(Reuters) - India's government bond yields ended higher on Thursday after U.S. Federal Reserve Chairman Jerome Powell took a hawkish stance and said interest rate hikes would continue for a longer period than markets expected.
The benchmark 10-year yield ended at 7.2676%, after closing at 7.2218% on Wednesday. The yield had eased by 8 basis points (bps) in the last three days.
The Federal Open Market Committee (FOMC) hiked policy rates by 50 bps on Wednesday, along expected lines, after four straight 75-bps hikes.
"The FOMC is decisively seen moving ahead towards a higher terminal rate of about 5.00%-5.25% through 2023," said Siddharth Kothari, economist with Sunidhi Securities and Finance.
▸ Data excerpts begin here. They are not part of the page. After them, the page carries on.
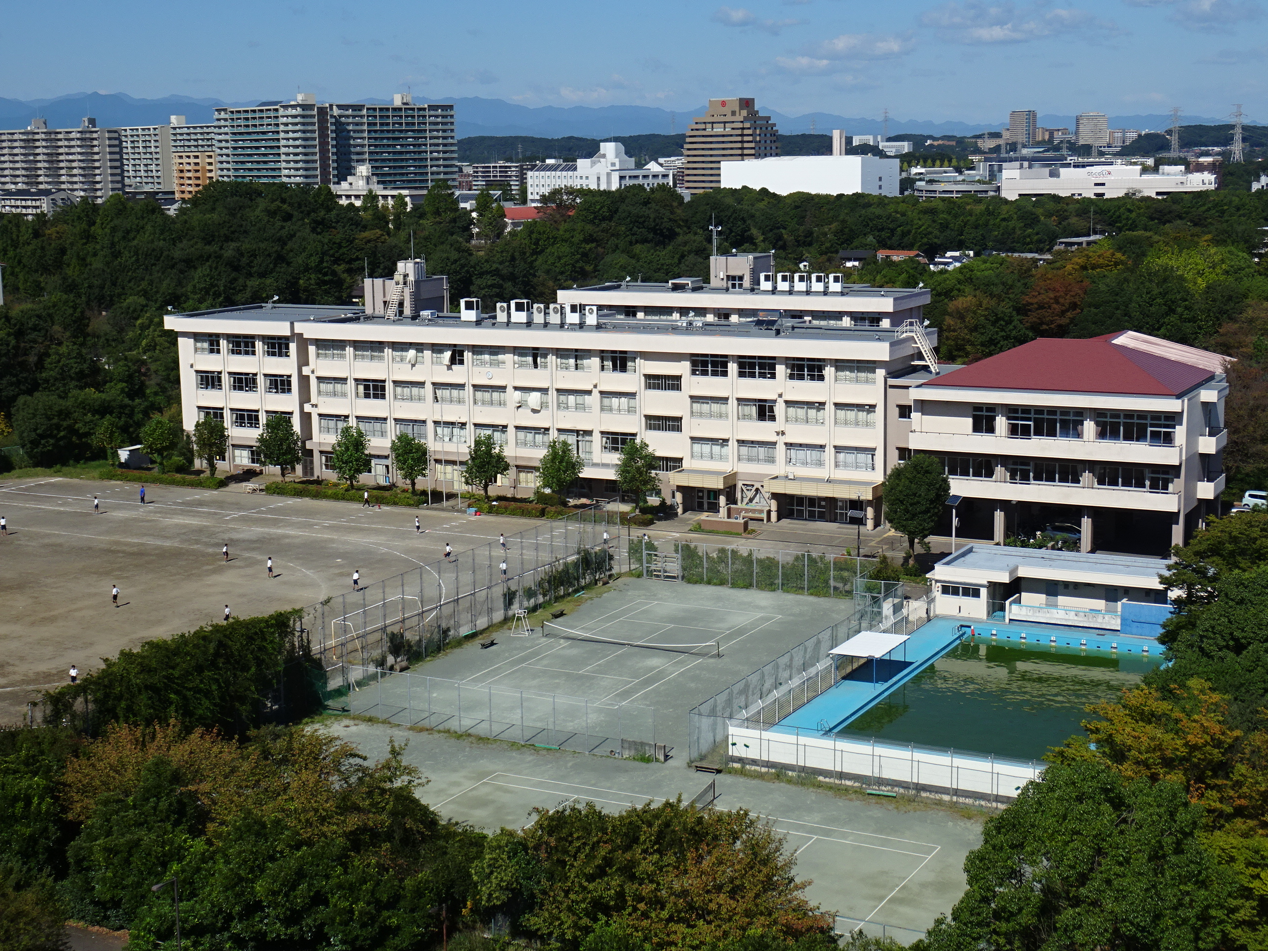 多摩ニュータウン落合地区の多摩市立落合中学校（2015/10/08撮影）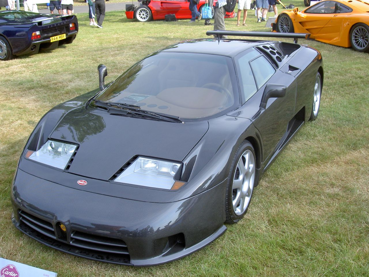 Dauer Bugatti EB110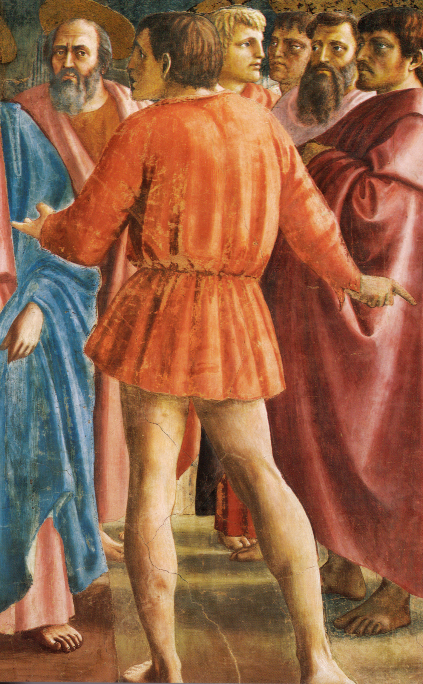 detail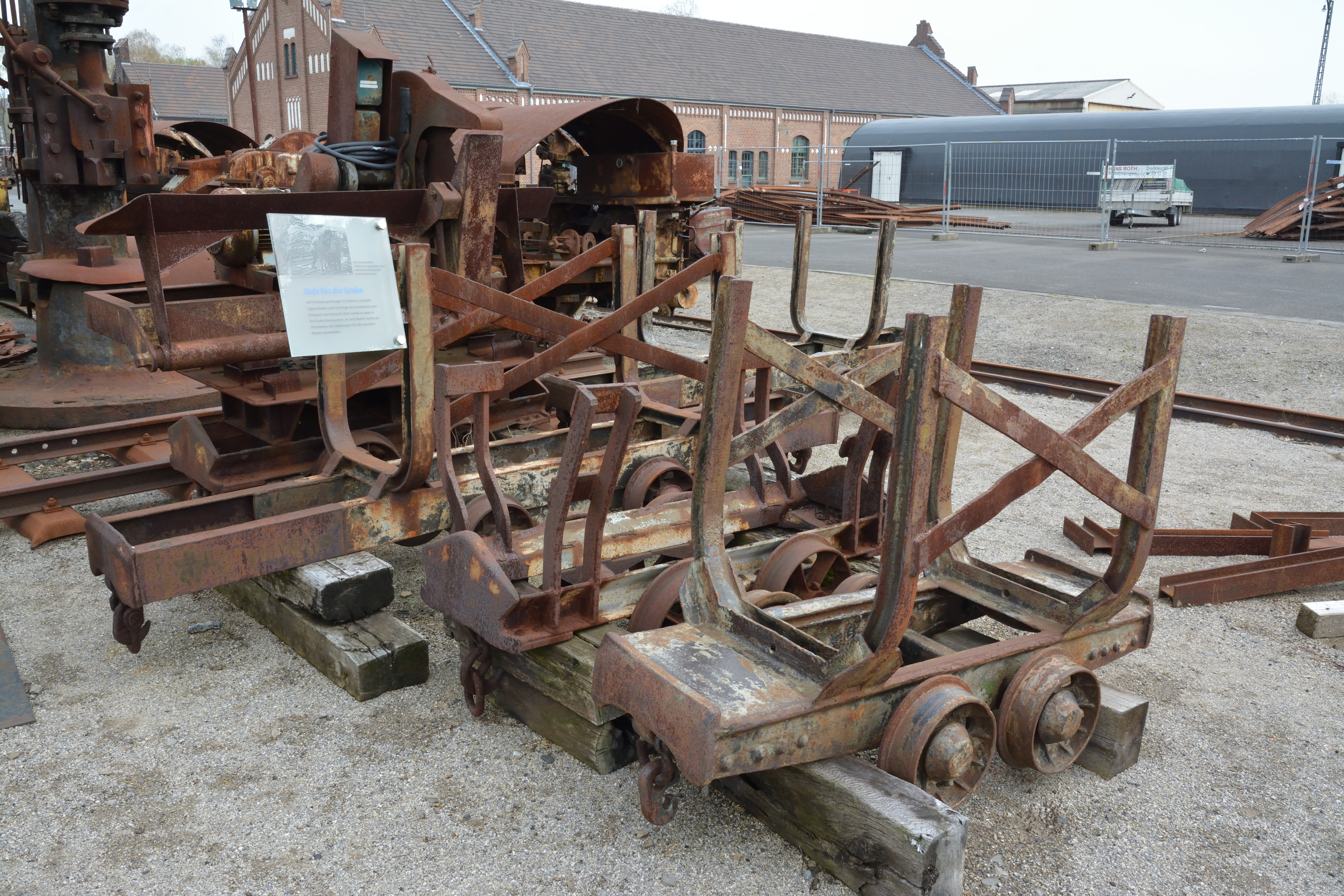 Impressionen von der Zeche "Zollern 2/4" in Dortmund. Hier: Sogenannte "Teckel", Loren zur Beförderung von Grubenholz auf dem Freigelände der Zeche.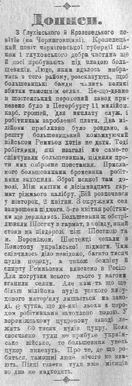 Газета "Нова рада" (Київ), № 53 від 09(27).04(03).1918, стор. 4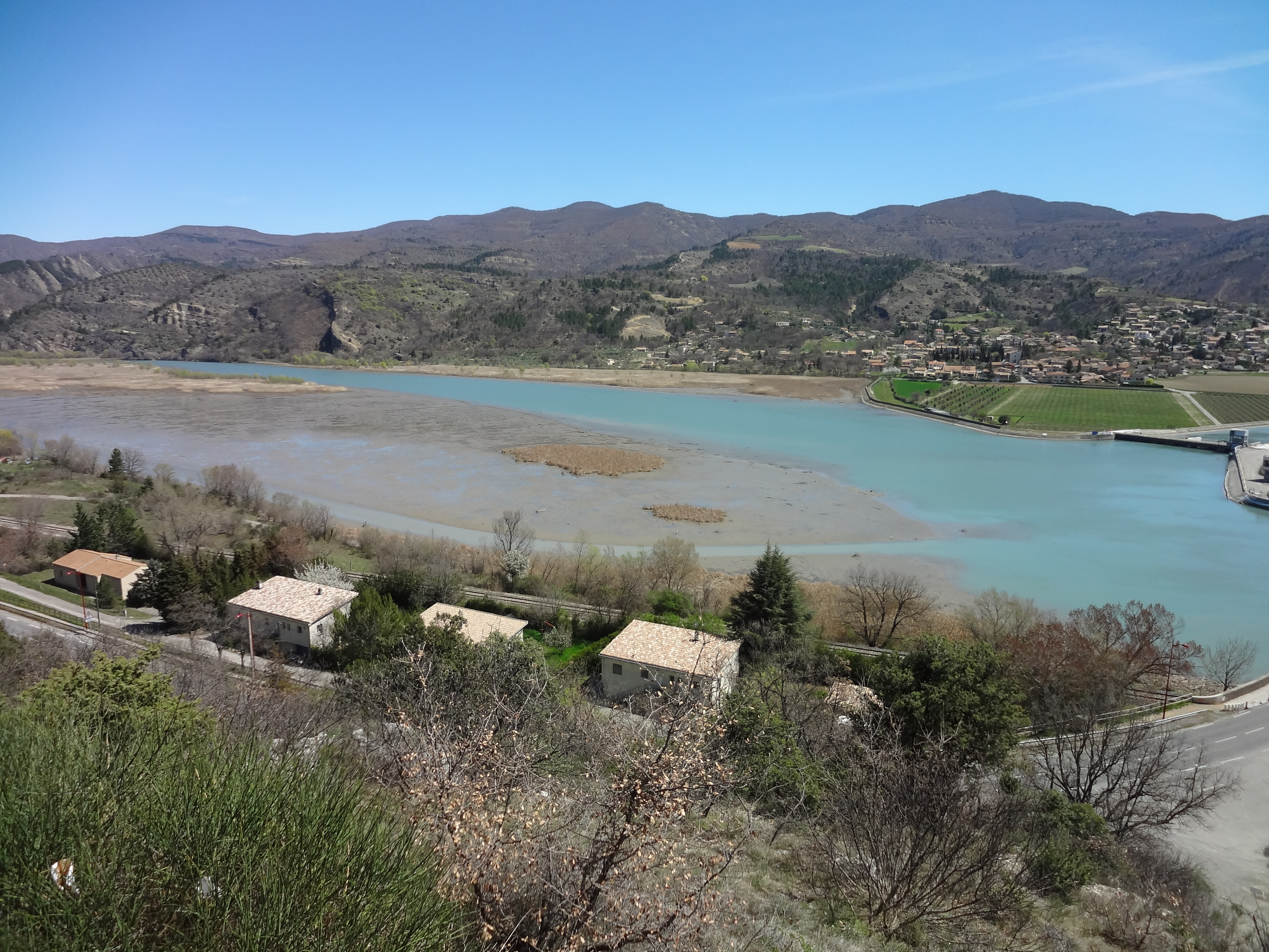 Vu du belvédère, proche de la station Total, à Saint-Auban

"We believe that while the pace of Fed rate hikes may reduce to 25 bps in 2023, the firmness in core personal consumption expenditure and incremental Fed funds rate hikes are likely to move the U.S. yield curve higher with a shorter end on elevated trajectory," Kothari added.
Most market participants now expect the Reserve Bank of India to pause after one more hike of 25 bps in February, after raising rates by 225 bps since May to 6.25%.
However, rate cuts in the U.S. seemed unlikely in the near future after Powell's comments focusing on controlling inflation, without being deterred by the possibility of an impeding recession, said a dealer with a private bank.
Some market participants also placed short bets ahead of the central government's debt auction on Friday. New Delhi will aim to raise 300 billion rupees through bonds, which includes the sale of a new 14-year bond.